# What the exercise asks
In the entries below, the lines from the one with "sample: Primary visual cortex" through the one with "sample: Centriole in ependymal cells" are to be copied exactly; both ends count.

# Extracted information

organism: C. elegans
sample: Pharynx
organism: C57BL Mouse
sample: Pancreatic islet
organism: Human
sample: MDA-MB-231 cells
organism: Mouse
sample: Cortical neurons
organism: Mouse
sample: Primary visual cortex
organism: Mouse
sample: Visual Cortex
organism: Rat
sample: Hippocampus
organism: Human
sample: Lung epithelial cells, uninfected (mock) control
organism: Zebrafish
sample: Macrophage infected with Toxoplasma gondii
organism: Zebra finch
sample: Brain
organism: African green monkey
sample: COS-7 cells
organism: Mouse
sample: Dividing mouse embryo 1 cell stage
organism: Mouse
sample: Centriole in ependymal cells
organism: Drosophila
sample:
==
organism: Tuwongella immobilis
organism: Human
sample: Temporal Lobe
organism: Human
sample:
* * *
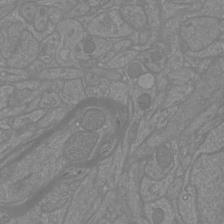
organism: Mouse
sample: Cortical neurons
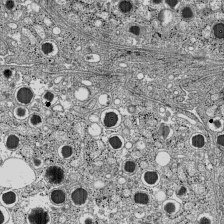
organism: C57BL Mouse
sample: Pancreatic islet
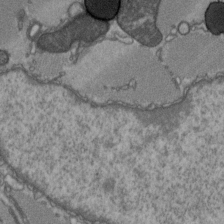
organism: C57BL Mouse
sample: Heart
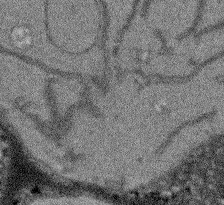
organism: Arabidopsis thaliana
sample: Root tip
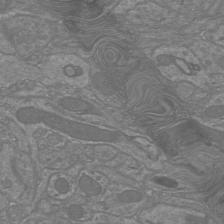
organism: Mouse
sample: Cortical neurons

# Completed exercise
sample: Primary visual cortex
organism: Mouse
sample: Visual Cortex
organism: Rat
sample: Hippocampus
organism: Human
sample: Lung epithelial cells, uninfected (mock) control
organism: Zebrafish
sample: Macrophage infected with Toxoplasma gondii
organism: Zebra finch
sample: Brain
organism: African green monkey
sample: COS-7 cells
organism: Mouse
sample: Dividing mouse embryo 1 cell stage
organism: Mouse
sample: Centriole in ependymal cells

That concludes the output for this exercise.